Problem statement:
An exact transcript of every entry is required, without any of the pictures.

^^^^^^^^^^^^^^^^

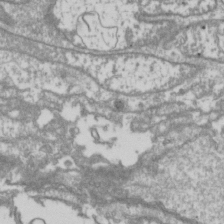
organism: Drosophila
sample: Cell division; meiosis; drosophila spermatocytes
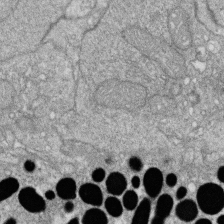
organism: Zebrafish
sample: Cilia; retinal pigment epithelium
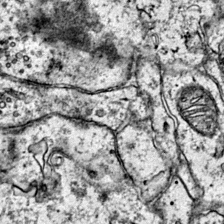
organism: Mouse
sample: Primary visual cortex
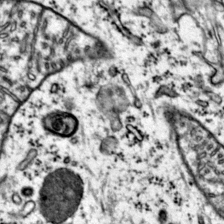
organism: Mouse
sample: Primary visual cortex
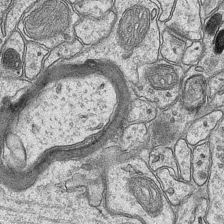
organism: Mouse
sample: CA1 Hippocampus
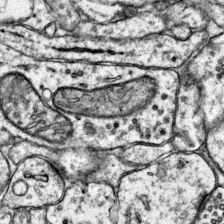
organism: Mouse
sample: Primary visual cortex
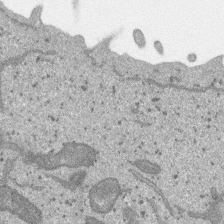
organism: Human
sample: Lung epithelial cells infected with SARS-CoV-2
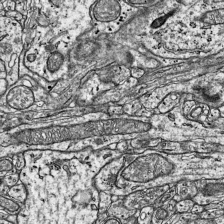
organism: Mouse
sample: Visual Cortex
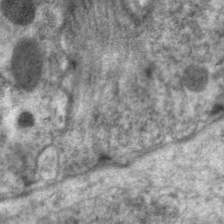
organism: C. elegans
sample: Pharynx
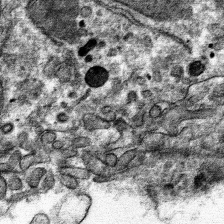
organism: Mouse
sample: Mouse hepatocytes
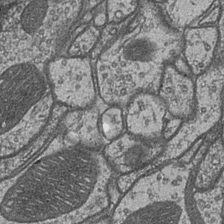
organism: Drosophila
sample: Optic medulla
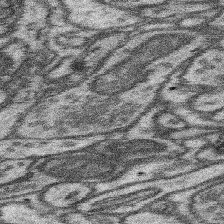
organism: Mouse
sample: Somatosensory cortex neuropil
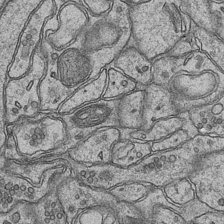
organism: Mouse
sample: CA1 Hippocampus
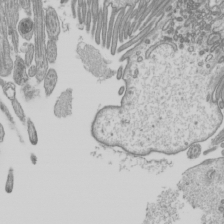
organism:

^^^^^^^^^^^^^^^^

Exercise response:
organism: Drosophila
sample: Cell division; meiosis; drosophila spermatocytes
organism: Zebrafish
sample: Cilia; retinal pigment epithelium
organism: Mouse
sample: Primary visual cortex
organism: Mouse
sample: Primary visual cortex
organism: Mouse
sample: CA1 Hippocampus
organism: Mouse
sample: Primary visual cortex
organism: Human
sample: Lung epithelial cells infected with SARS-CoV-2
organism: Mouse
sample: Visual Cortex
organism: C. elegans
sample: Pharynx
organism: Mouse
sample: Mouse hepatocytes
organism: Drosophila
sample: Optic medulla
organism: Mouse
sample: Somatosensory cortex neuropil
organism: Mouse
sample: CA1 Hippocampus
organism:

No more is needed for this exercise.